PROMPT
Give the records again exactly as written. Leave out the pictures.

··· PROVIDED RECORDS

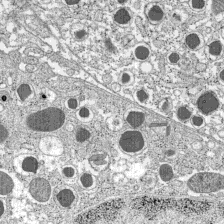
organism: C57BL Mouse
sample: Pancreatic islet
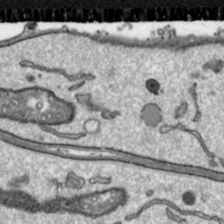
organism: Toxoplasma gondii
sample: Parasites in a vacuole inside a host cell
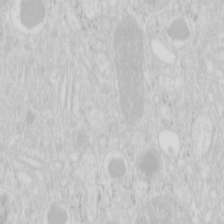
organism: Mouse
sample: Pancreas
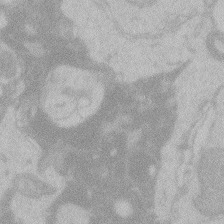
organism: Zebrafish
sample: Macrophage infected with Toxoplasma gondii
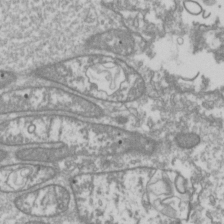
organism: Drosophila
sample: Cell division; meiosis; drosophila spermatocytes
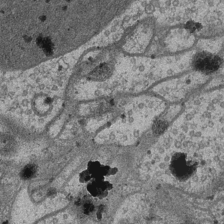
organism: Drosophila
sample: Optic medulla
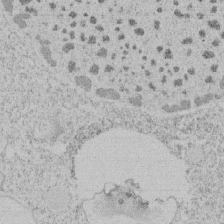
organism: Tetrahymena
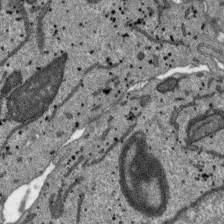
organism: Human
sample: Lung epithelial cells, uninfected (mock) control
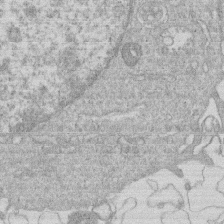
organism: Human
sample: Macrophage cells
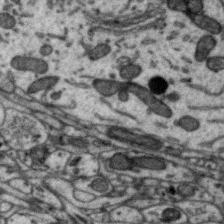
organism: Zebra finch
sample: Brain
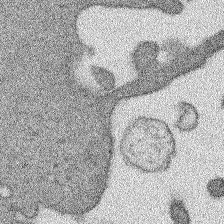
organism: Human
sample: HeLa cells
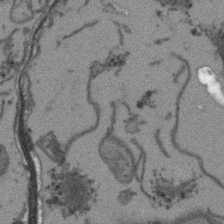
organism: Arabidopsis thaliana
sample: Root tip
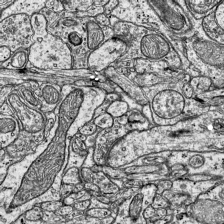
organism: Mouse
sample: Visual Cortex
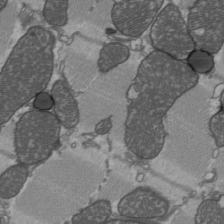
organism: C57BL Mouse
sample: Heart
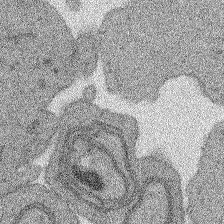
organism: Human
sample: HeLa cells
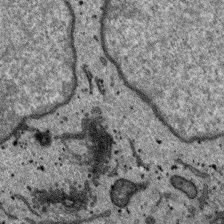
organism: Human
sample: Lung epithelial cells, uninfected (mock) control
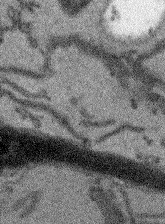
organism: Arabidopsis thaliana
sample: Root tip
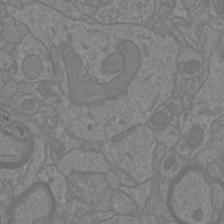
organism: Mouse
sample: Cortical neurons
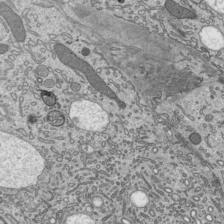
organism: Mouse
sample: Mouse epididymis efferent ductule cilia
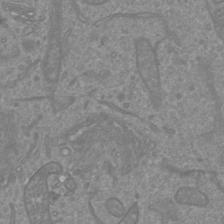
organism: Mouse
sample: Cortical neurons
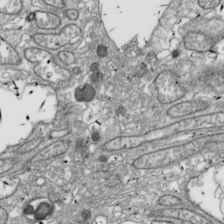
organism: Drosophila
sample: Cell division; meiosis; drosophila spermatocytes
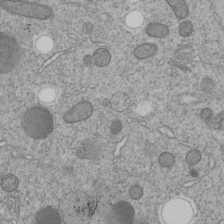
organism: C. elegans
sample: C. elegans embryo early stage
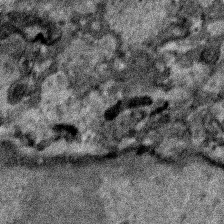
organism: Human
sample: Mitochondria in HCT116 cells
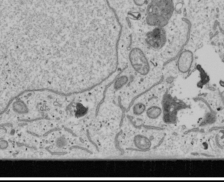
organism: Human
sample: Mitochondria in U2OS cells
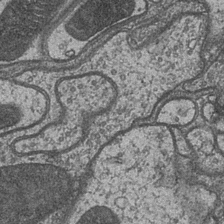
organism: Drosophila
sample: Optic medulla
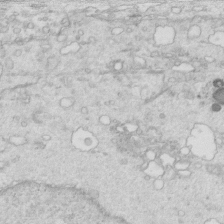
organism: Mouse
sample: Multiciliated cells
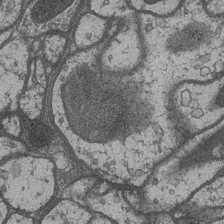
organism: Drosophila
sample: Optic medulla
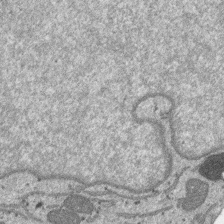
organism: Human
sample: Lung epithelial cells infected with SARS-CoV-2
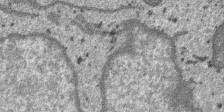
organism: Human
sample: Lung epithelial cells infected with SARS-CoV-2
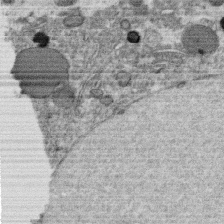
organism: C. elegans
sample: C. elegans oocyte; sperm cells
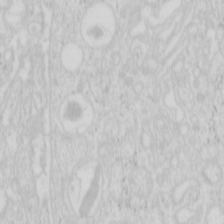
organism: Mouse
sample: Pancreas
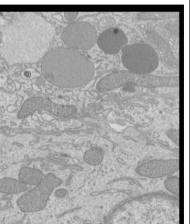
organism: Mouse
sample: Cilia; mouse epididymis
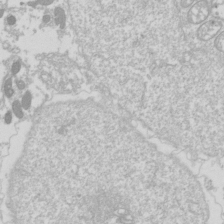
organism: Drosophila
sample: Cell division; meiosis; drosophila spermatocytes
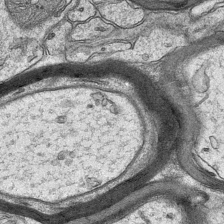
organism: Mouse
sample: CA1 Hippocampus
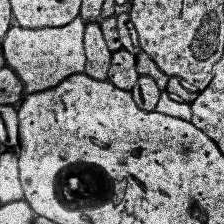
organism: Human
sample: Temporal Lobe
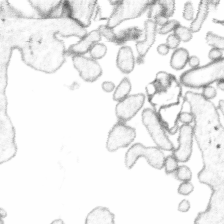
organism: Human
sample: HeLa cells
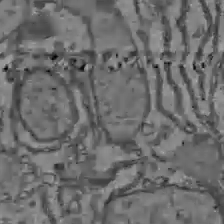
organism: C57BL Mouse
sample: Liver
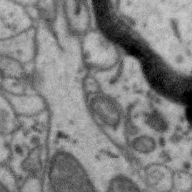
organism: Zebra finch
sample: Brain
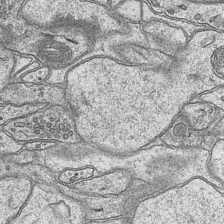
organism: Mouse
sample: CA1 Hippocampus
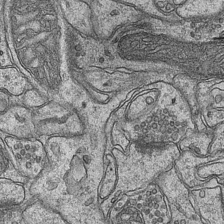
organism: Mouse
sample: CA1 Hippocampus
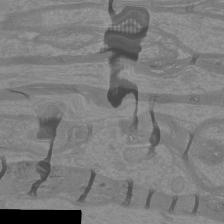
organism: Mouse
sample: Cortical neurons
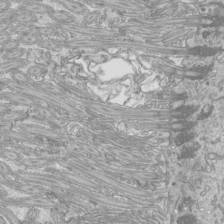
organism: Mouse
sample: Cilia; mouse epididymis
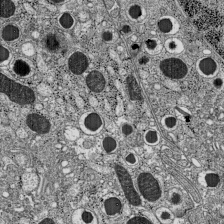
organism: C57BL Mouse
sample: Pancreatic islet
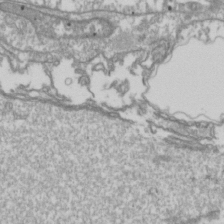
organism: Drosophila
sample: Cell division; meiosis; drosophila spermatocytes
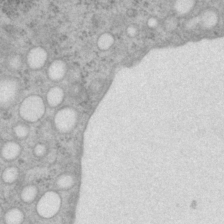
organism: P. pacificus
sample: Pharynx
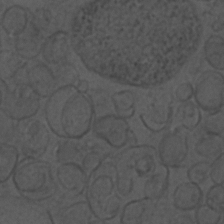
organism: C. elegans
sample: C. elegans embryo
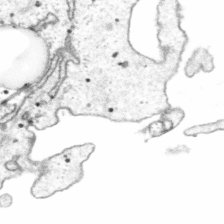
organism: Human
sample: HeLa cells
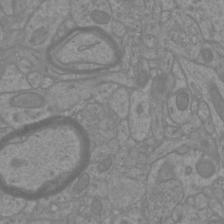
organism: Mouse
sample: Cortical neurons
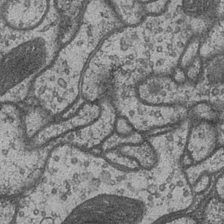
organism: Drosophila
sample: Optic medulla
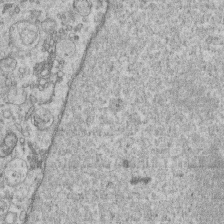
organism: Human
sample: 1205lu cells
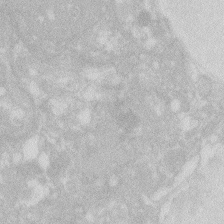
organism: Zebrafish
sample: Macrophage
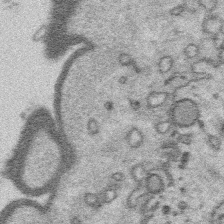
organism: Platynereis dumerilii
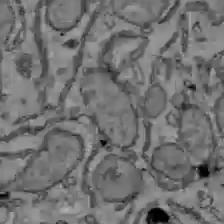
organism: C57BL Mouse
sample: Liver
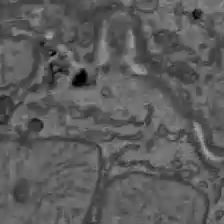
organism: C57BL Mouse
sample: Liver
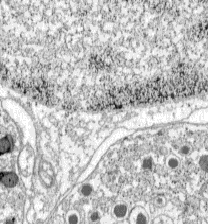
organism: C57BL Mouse
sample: Pancreatic islet
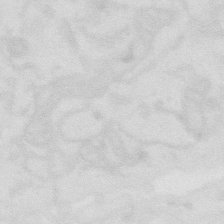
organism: Human
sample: HeLa cells
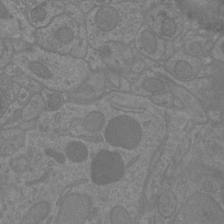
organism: Mouse
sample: Cortical neurons
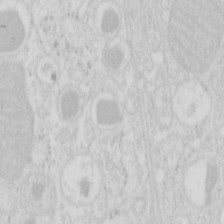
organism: Mouse
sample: Pancreas
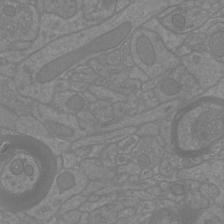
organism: Mouse
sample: Cortical neurons
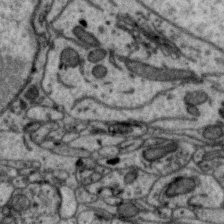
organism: Zebra finch
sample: Brain
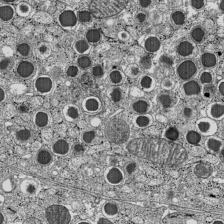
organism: C57BL Mouse
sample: Pancreatic islet
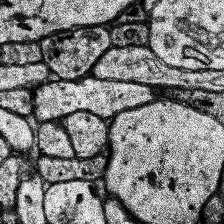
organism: Human
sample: Temporal Lobe
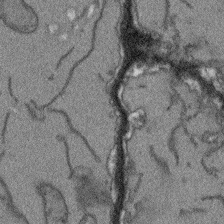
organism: Arabidopsis thaliana
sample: Root tip
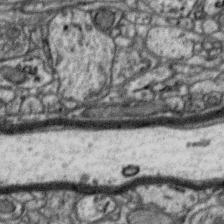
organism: Zebra finch
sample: Brain
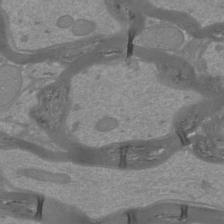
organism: Mouse
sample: Cortical neurons
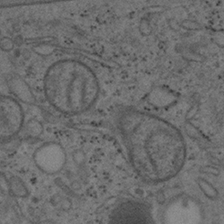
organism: Human
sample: HeLa cells
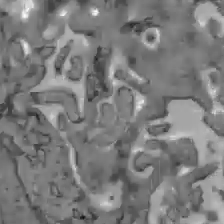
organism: C57BL Mouse
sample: Liver
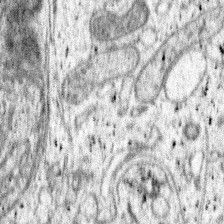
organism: Human
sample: HeLa cells
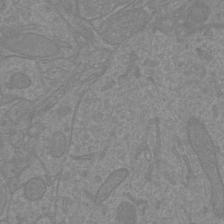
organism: Mouse
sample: Cortical neurons
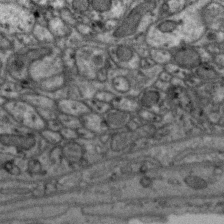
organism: Zebra finch
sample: Brain
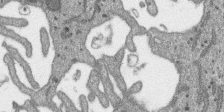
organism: Human
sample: Lung epithelial cells infected with SARS-CoV-2
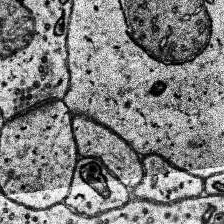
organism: Human
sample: Temporal Lobe
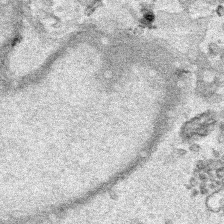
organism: Human
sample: Mitochondria in HCT116 cells
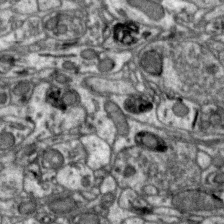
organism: Zebra finch
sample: Brain
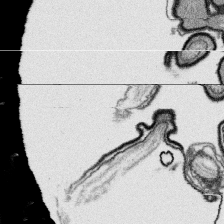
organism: Platynereis dumerilii
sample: Parapodia
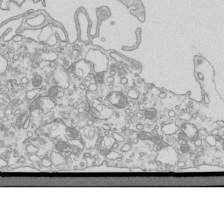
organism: Mouse
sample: Macrophages
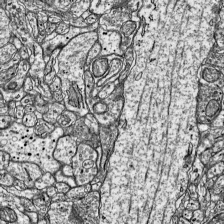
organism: Mouse
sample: Visual Cortex
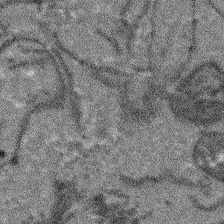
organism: Arabidopsis thaliana
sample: Root tip
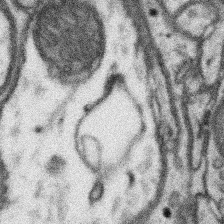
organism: Mouse
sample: Somatosensory cortex neuropil
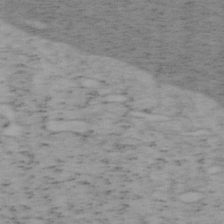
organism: Mouse
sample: OT-I killer T cells with ID8 ovarian cancer cells
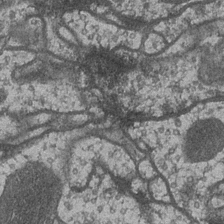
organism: Drosophila
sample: Optic medulla
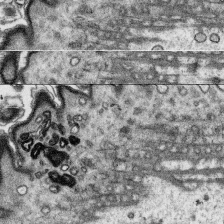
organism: Platynereis dumerilii
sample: Parapodia
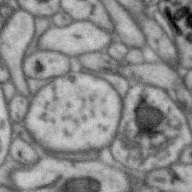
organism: Zebra finch
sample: Brain
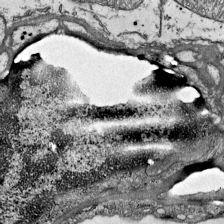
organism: Mouse
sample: Visual Cortex
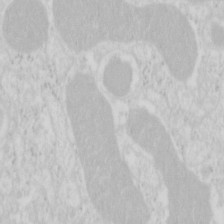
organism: Mouse
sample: Pancreas
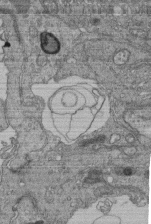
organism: Human
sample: Retinal organoid Rod and Cone cells
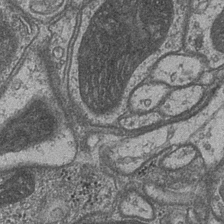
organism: Drosophila
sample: Optic medulla
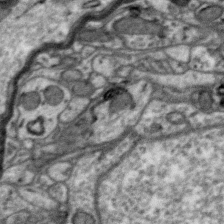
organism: Zebra finch
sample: Brain
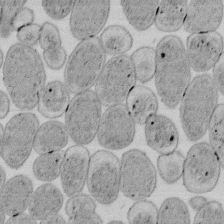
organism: E. coli
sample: Bacterial nucleoid
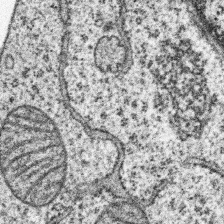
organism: Human
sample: HeLa cells
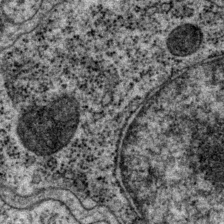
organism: P. pacificus
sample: Pharynx
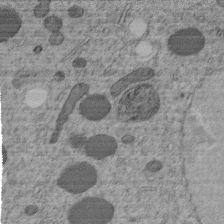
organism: C. elegans
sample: C. elegans embryo early stage
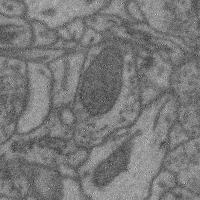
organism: Mouse
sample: Cerebral cortex
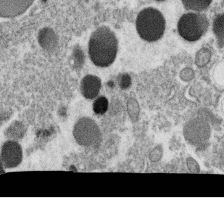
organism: C. elegans
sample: C. elegans oocyte; sperm cells
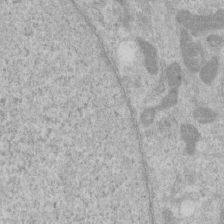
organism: Human
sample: Centriole in RPE cells
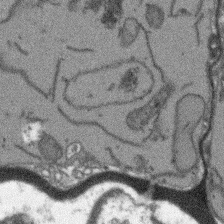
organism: Arabidopsis thaliana
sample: Root tip
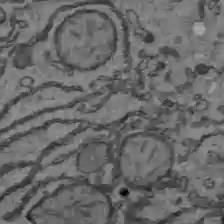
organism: C57BL Mouse
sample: Liver
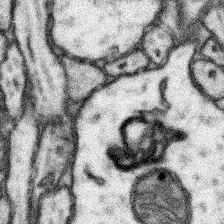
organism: Mouse
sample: Somatosensory cortex neuropil
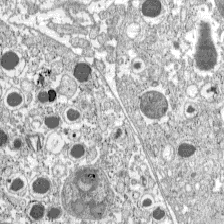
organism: C57BL Mouse
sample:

······

TASK RESPONSE
organism: C57BL Mouse
sample: Pancreatic islet
organism: Toxoplasma gondii
sample: Parasites in a vacuole inside a host cell
organism: Mouse
sample: Pancreas
organism: Zebrafish
sample: Macrophage infected with Toxoplasma gondii
organism: Drosophila
sample: Cell division; meiosis; drosophila spermatocytes
organism: Drosophila
sample: Optic medulla
organism: Tetrahymena
organism: Human
sample: Lung epithelial cells, uninfected (mock) control
organism: Human
sample: Macrophage cells
organism: Zebra finch
sample: Brain
organism: Human
sample: HeLa cells
organism: Arabidopsis thaliana
sample: Root tip
organism: Mouse
sample: Visual Cortex
organism: C57BL Mouse
sample: Heart
organism: Human
sample: HeLa cells
organism: Human
sample: Lung epithelial cells, uninfected (mock) control
organism: Arabidopsis thaliana
sample: Root tip
organism: Mouse
sample: Cortical neurons
organism: Mouse
sample: Mouse epididymis efferent ductule cilia
organism: Mouse
sample: Cortical neurons
organism: Drosophila
sample: Cell division; meiosis; drosophila spermatocytes
organism: C. elegans
sample: C. elegans embryo early stage
organism: Human
sample: Mitochondria in HCT116 cells
organism: Human
sample: Mitochondria in U2OS cells
organism: Drosophila
sample: Optic medulla
organism: Mouse
sample: Multiciliated cells
organism: Drosophila
sample: Optic medulla
organism: Human
sample: Lung epithelial cells infected with SARS-CoV-2
organism: Human
sample: Lung epithelial cells infected with SARS-CoV-2
organism: C. elegans
sample: C. elegans oocyte; sperm cells
organism: Mouse
sample: Pancreas
organism: Mouse
sample: Cilia; mouse epididymis
organism: Drosophila
sample: Cell division; meiosis; drosophila spermatocytes
organism: Mouse
sample: CA1 Hippocampus
organism: Human
sample: Temporal Lobe
organism: Human
sample: HeLa cells
organism: C57BL Mouse
sample: Liver
organism: Zebra finch
sample: Brain
organism: Mouse
sample: CA1 Hippocampus
organism: Mouse
sample: CA1 Hippocampus
organism: Mouse
sample: Cortical neurons
organism: Mouse
sample: Cilia; mouse epididymis
organism: C57BL Mouse
sample: Pancreatic islet
organism: Drosophila
sample: Cell division; meiosis; drosophila spermatocytes
organism: P. pacificus
sample: Pharynx
organism: C. elegans
sample: C. elegans embryo
organism: Human
sample: HeLa cells
organism: Mouse
sample: Cortical neurons
organism: Drosophila
sample: Optic medulla
organism: Human
sample: 1205lu cells
organism: Zebrafish
sample: Macrophage
organism: Platynereis dumerilii
organism: C57BL Mouse
sample: Liver
organism: C57BL Mouse
sample: Liver
organism: C57BL Mouse
sample: Pancreatic islet
organism: Human
sample: HeLa cells
organism: Mouse
sample: Cortical neurons
organism: Mouse
sample: Pancreas
organism: Mouse
sample: Cortical neurons
organism: Zebra finch
sample: Brain
organism: C57BL Mouse
sample: Pancreatic islet
organism: Human
sample: Temporal Lobe
organism: Arabidopsis thaliana
sample: Root tip
organism: Zebra finch
sample: Brain
organism: Mouse
sample: Cortical neurons
organism: Human
sample: HeLa cells
organism: C57BL Mouse
sample: Liver
organism: Human
sample: HeLa cells
organism: Mouse
sample: Cortical neurons
organism: Zebra finch
sample: Brain
organism: Human
sample: Lung epithelial cells infected with SARS-CoV-2
organism: Human
sample: Temporal Lobe
organism: Human
sample: Mitochondria in HCT116 cells
organism: Zebra finch
sample: Brain
organism: Platynereis dumerilii
sample: Parapodia
organism: Mouse
sample: Macrophages
organism: Mouse
sample: Visual Cortex
organism: Arabidopsis thaliana
sample: Root tip
organism: Mouse
sample: Somatosensory cortex neuropil
organism: Mouse
sample: OT-I killer T cells with ID8 ovarian cancer cells
organism: Drosophila
sample: Optic medulla
organism: Platynereis dumerilii
sample: Parapodia
organism: Zebra finch
sample: Brain
organism: Mouse
sample: Visual Cortex
organism: Mouse
sample: Pancreas
organism: Human
sample: Retinal organoid Rod and Cone cells
organism: Drosophila
sample: Optic medulla
organism: Zebra finch
sample: Brain
organism: E. coli
sample: Bacterial nucleoid
organism: Human
sample: HeLa cells
organism: P. pacificus
sample: Pharynx
organism: C. elegans
sample: C. elegans embryo early stage
organism: Mouse
sample: Cerebral cortex
organism: C. elegans
sample: C. elegans oocyte; sperm cells
organism: Human
sample: Centriole in RPE cells
organism: Arabidopsis thaliana
sample: Root tip
organism: C57BL Mouse
sample: Liver
organism: Mouse
sample: Somatosensory cortex neuropil
organism: C57BL Mouse
sample:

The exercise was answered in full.